Sunday 20 November 2011

From Gunpowder to Greggy the Scrap

This project has many tributaries and keeping up with the flow on an even basis is proving to be a difficult one.  Over the last 3 /4 weeks I seem to have been following threads through research, snippets of information, contacts and interviews with people. The amount of information available and its relevance has to be assessed, do I only collect information useful and interesting to me or what might be potentially interesting to others and what is that........??
Reflecting at this point, my starting point was Somervell's book 'Water powered mills of South Westmorland' and therefore I am making an assessment of 'then and now,' what most interests me is what is to be found on the ground - out in the landscape, as it is now, looking for clues and alongside that the information I continue to learn about what a rural but industrial landscape it was compared with the tidied attractive presentation that now prevails for it has become a part of the tourist industry. Through half closed eyes I see what is hear now and also what was formally there during that period of local production from the 18th to early 20th century and at its height Victorian values, philanthropy, Quaker businessmen and Wars for which food, gunpowder and clothing were all produced locally by water powered engineering. Traces on the ground are supported by the research and conversation with those who have a great deal more knowledge than I.

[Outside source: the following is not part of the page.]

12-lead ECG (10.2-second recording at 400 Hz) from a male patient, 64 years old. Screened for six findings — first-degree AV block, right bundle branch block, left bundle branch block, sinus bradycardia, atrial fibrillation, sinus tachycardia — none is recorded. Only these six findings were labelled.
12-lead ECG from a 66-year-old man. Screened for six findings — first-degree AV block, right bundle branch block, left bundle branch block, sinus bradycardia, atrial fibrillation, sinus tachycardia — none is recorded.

Mill buildings that still exist as working buildings - the changes within those buildings and what they produce now, in some cases it bears no connection and in others it has evolved for instance the Bela Mills still produce combs but instead of horn they are plastic now, and yet at Abbey Horn Works in Holme Mills, they relocated there some years ago from Kendal, and are still working horn in  traditional ways- I will film there in the New Year.

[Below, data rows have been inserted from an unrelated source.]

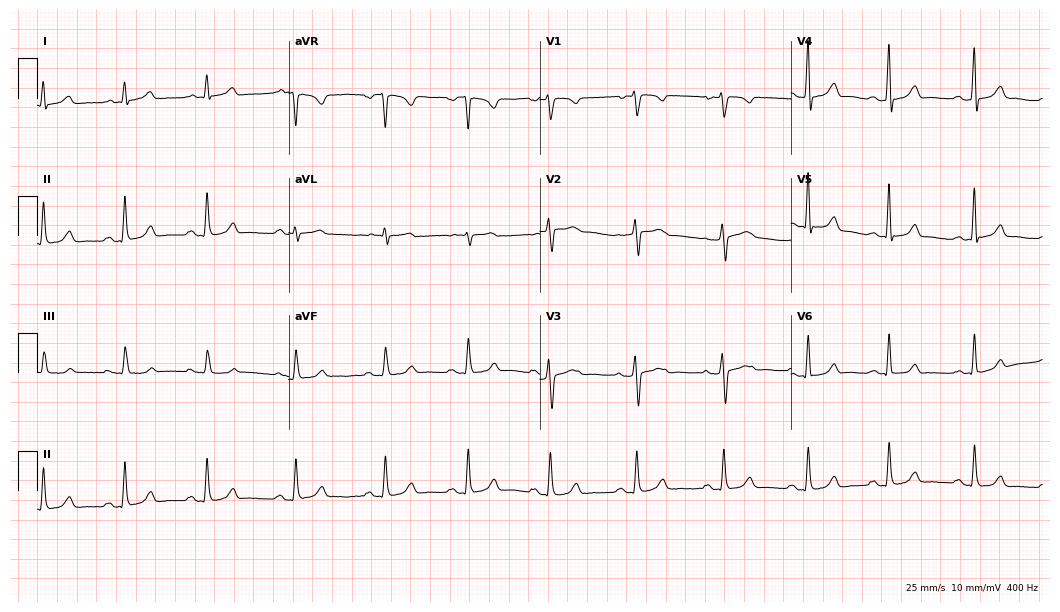
Resting 12-lead electrocardiogram (10.2-second recording at 400 Hz). Patient: a woman, 34 years old. Read as a normal ECG.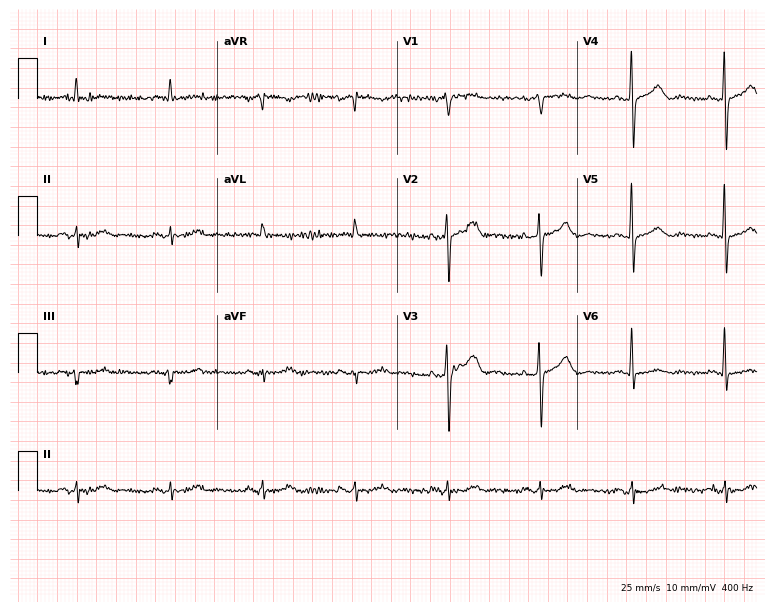
12-lead ECG from a 78-year-old male. Labelled as a normal ECG.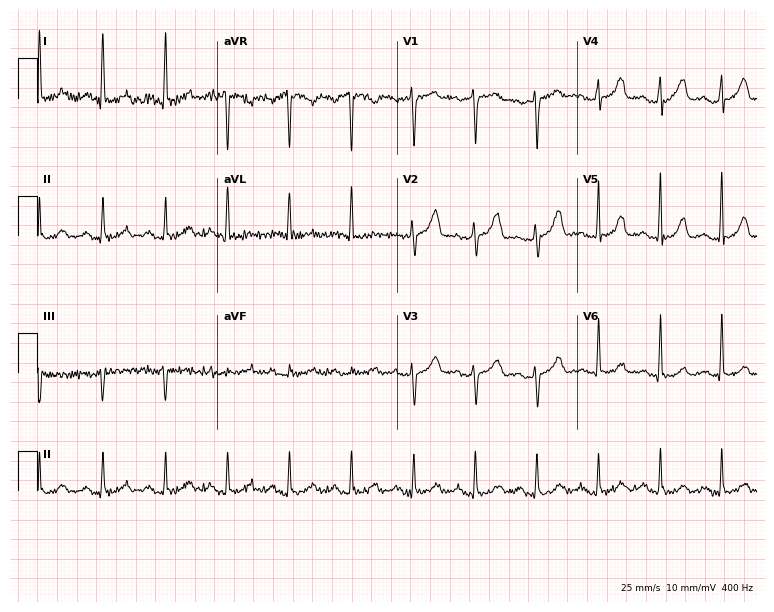
Electrocardiogram, a 55-year-old female. Overall reading on record: normal ECG.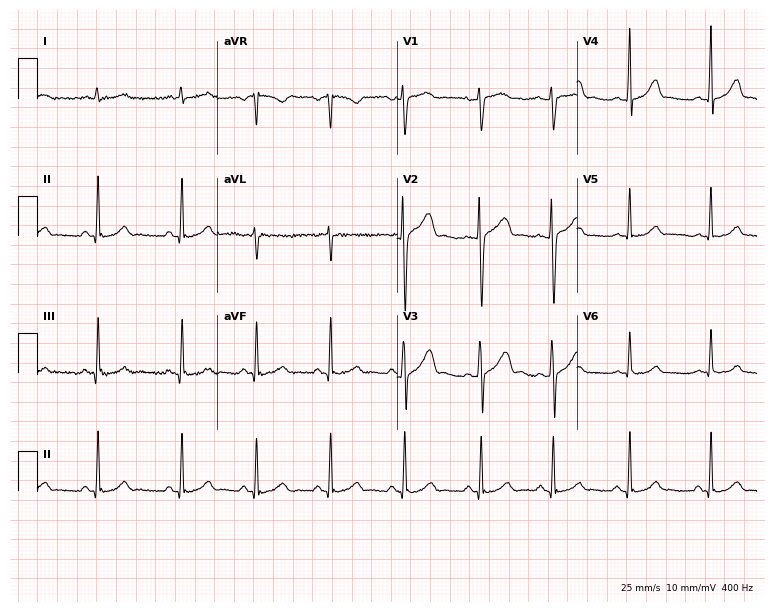
Electrocardiogram, a woman, 23 years old. Overall reading on record: normal ECG.

Stuart and I visited Greggy's this last Wednesday, formally Gatebeck Gunpowder works. Brian Gregg the quietly spoken owner gave us his time and enjoyed the reminiscence of his Grandfathers days at the Gunpowder works-tales of accidents and the vastness of the complex works. His office was also the office of the Gunpowder works and much of the yard was given over to the cooperage -wooden barrels in which the gunpowder was transported and the tramway - horsedrawn carts running on metal rails from Gatebeck to Milnthorpe Station. 

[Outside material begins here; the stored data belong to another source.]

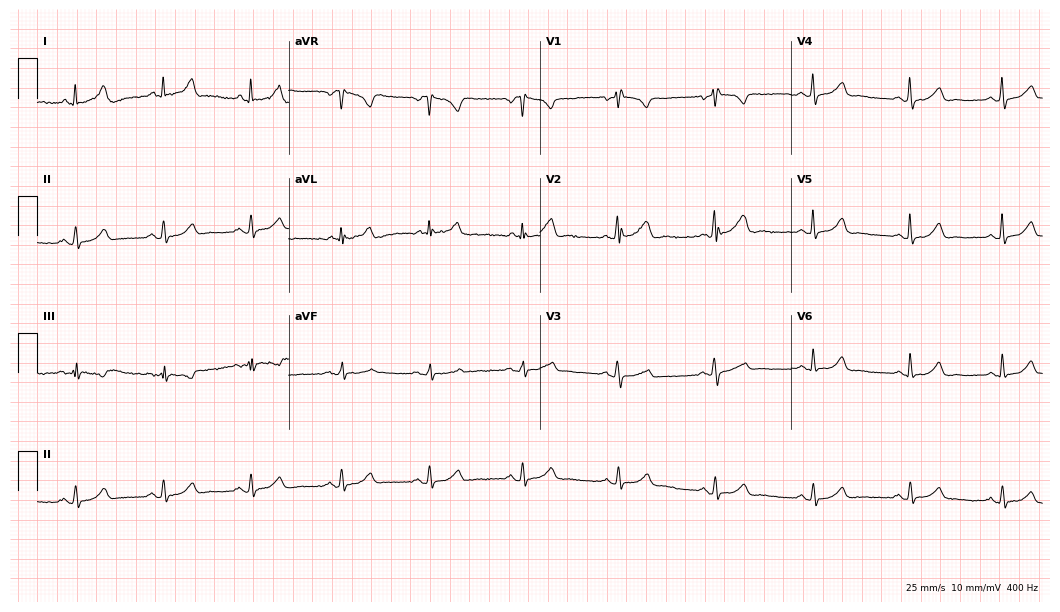
12-lead ECG from a female, 71 years old. Labelled as a normal ECG.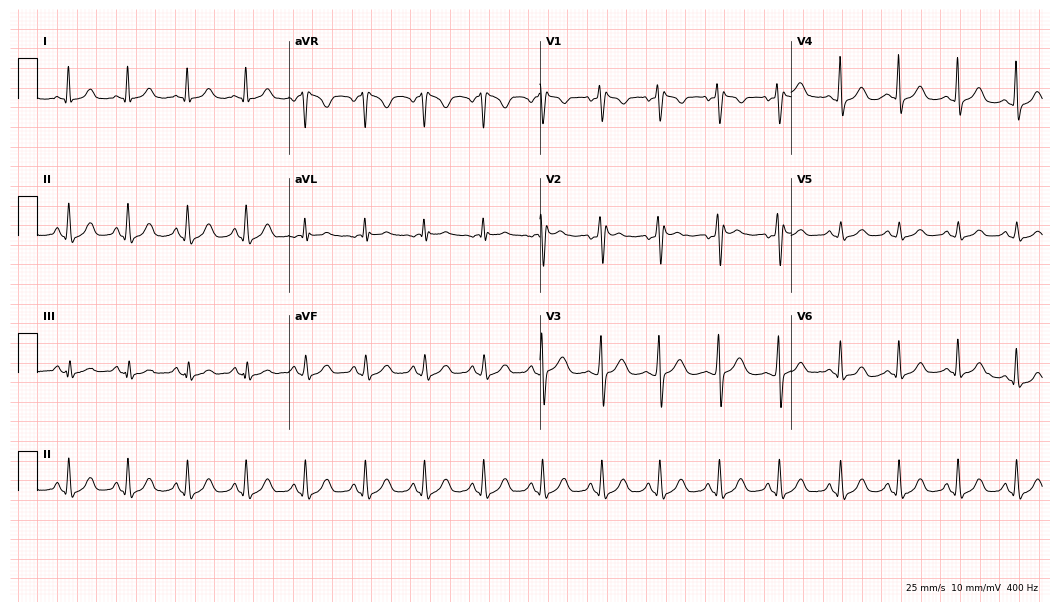
12-lead ECG (10.2-second recording at 400 Hz) from a female, 31 years old. Screened for six findings — first-degree AV block, right bundle branch block, left bundle branch block, sinus bradycardia, atrial fibrillation, sinus tachycardia — none is recorded.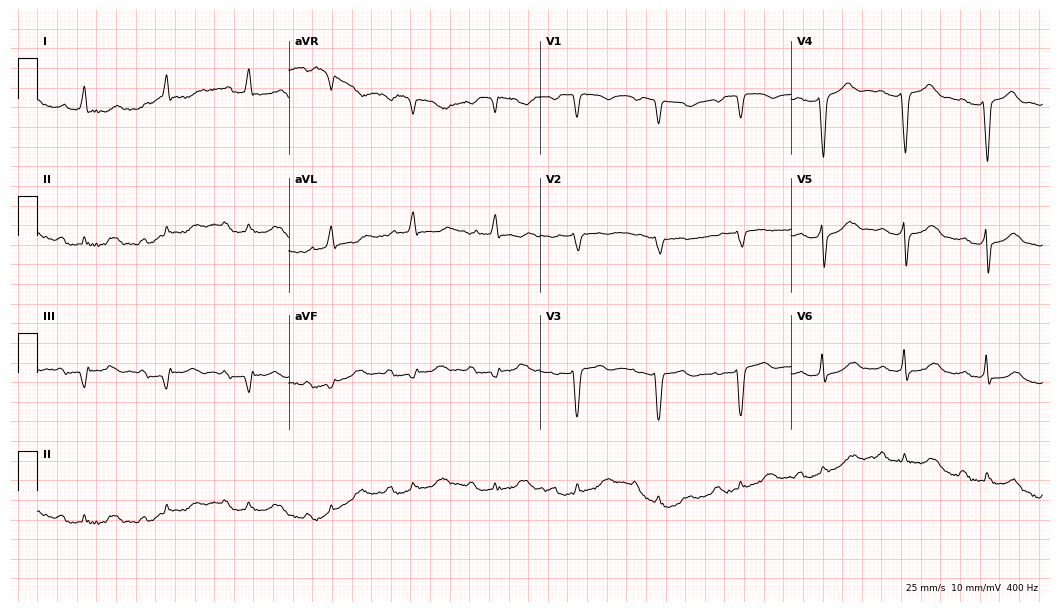
Resting 12-lead electrocardiogram. Patient: a female, 85 years old. The tracing shows first-degree AV block.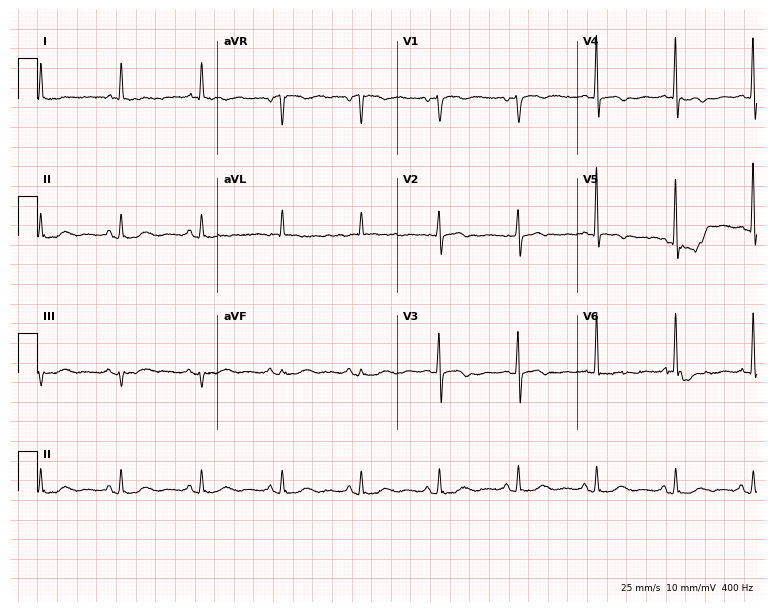
Resting 12-lead electrocardiogram. Patient: a 71-year-old woman. None of these six findings is recorded: first-degree AV block, right bundle branch block, left bundle branch block, sinus bradycardia, atrial fibrillation, sinus tachycardia.

The tramway from Gatebeck to Milnthorpe Station
Man in the Moon -gunpowder wrapper
Greggy had some photos and on Friday I gleaned more information of labels and wrappers for cakes of gunpowder when I visited Norri to view some of Mike Davies Shiel's archive. Ian Tyler's talk  at HCM yesterday and the discovery that he had written an extensively researched and illustrated book on the gunpowder mills supplies valuable information for which I have not got the time and as Grayson Perry commented on his exhibition after a 2 year residency at the British Museum -'don't look to deep I am an artist not a historian'.
My plan is to visit every site that Somervell named and photograph what is there now and as such I am  about half way through this task.
What struck me about about Greggy's was the order and organisation of the scrap,  alongside Peasey Beck cars in the process of being disemboweled, regimented and silent as they rest on bald rubber towers, autumn leaves falling about and hens scratting here and there. Inside what was part of the cooperage works his living archive of radiators, headlamps, batteries etc etc wait on ordered shelves for the next phase of their useful life.
Gunpowder was used for fog lamps on the railway and supplied Standard fireworks now from this same site engines and parts for European cars are exported to Poland and Hungary on a regular basis.